Task item
From the first line to the last, return the data exactly, with no pictures.

Data section
= Beginning of Section =

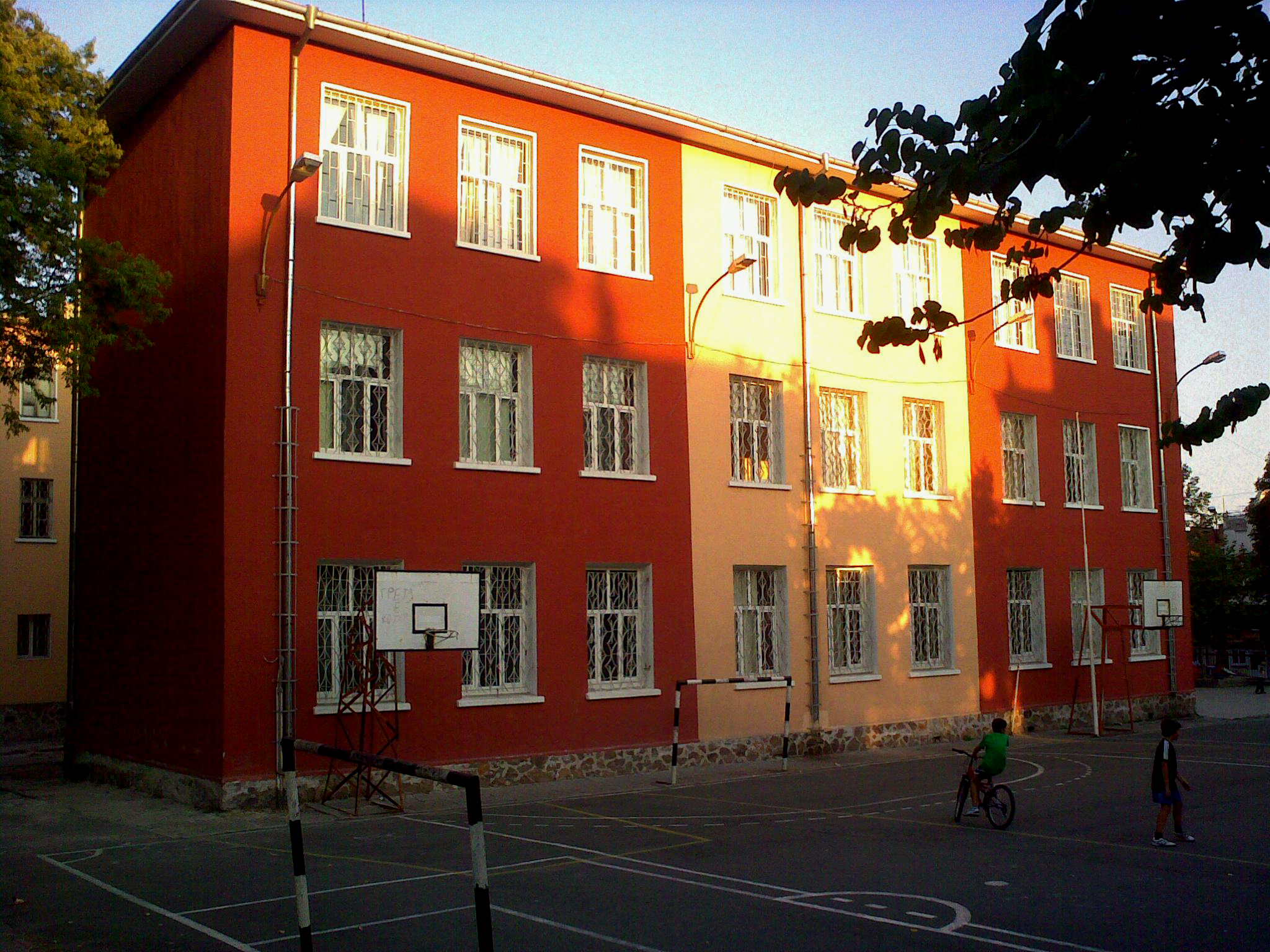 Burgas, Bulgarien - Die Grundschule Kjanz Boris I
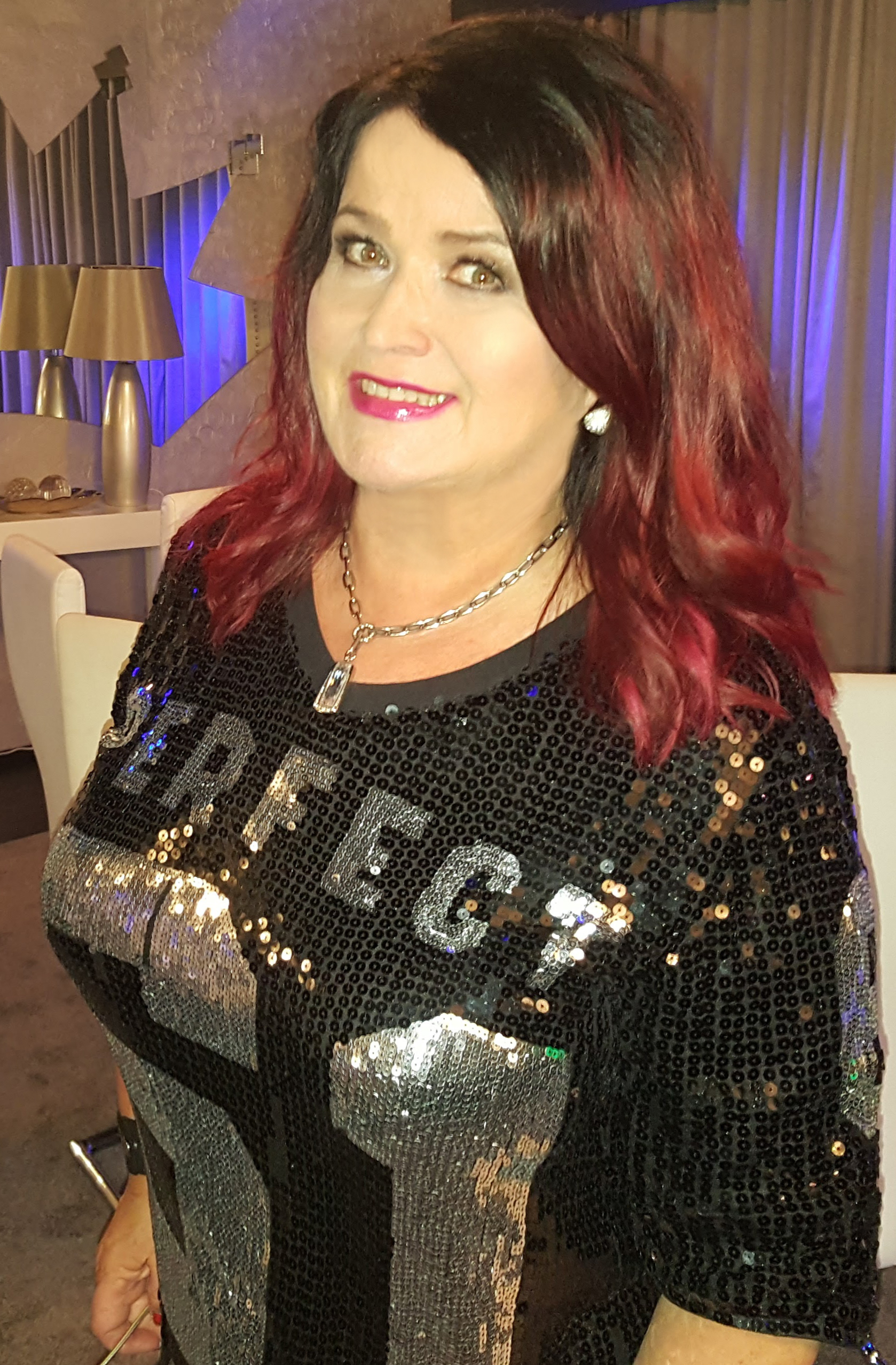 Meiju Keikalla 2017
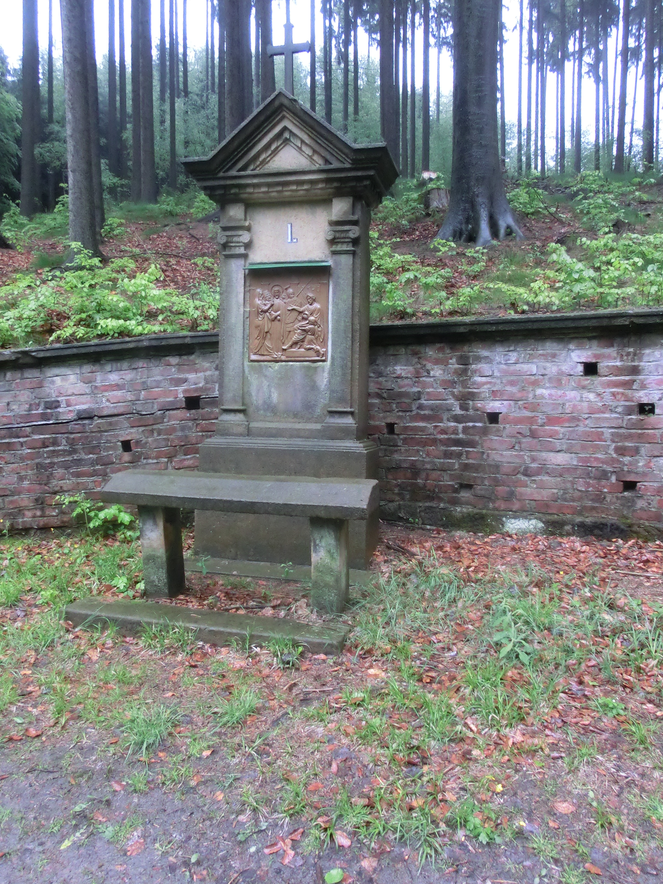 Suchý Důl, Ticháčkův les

= End of Section =

Task answer
 Burgas, Bulgarien - Die Grundschule Kjanz Boris I
 Meiju Keikalla 2017
 Suchý Důl, Ticháčkův les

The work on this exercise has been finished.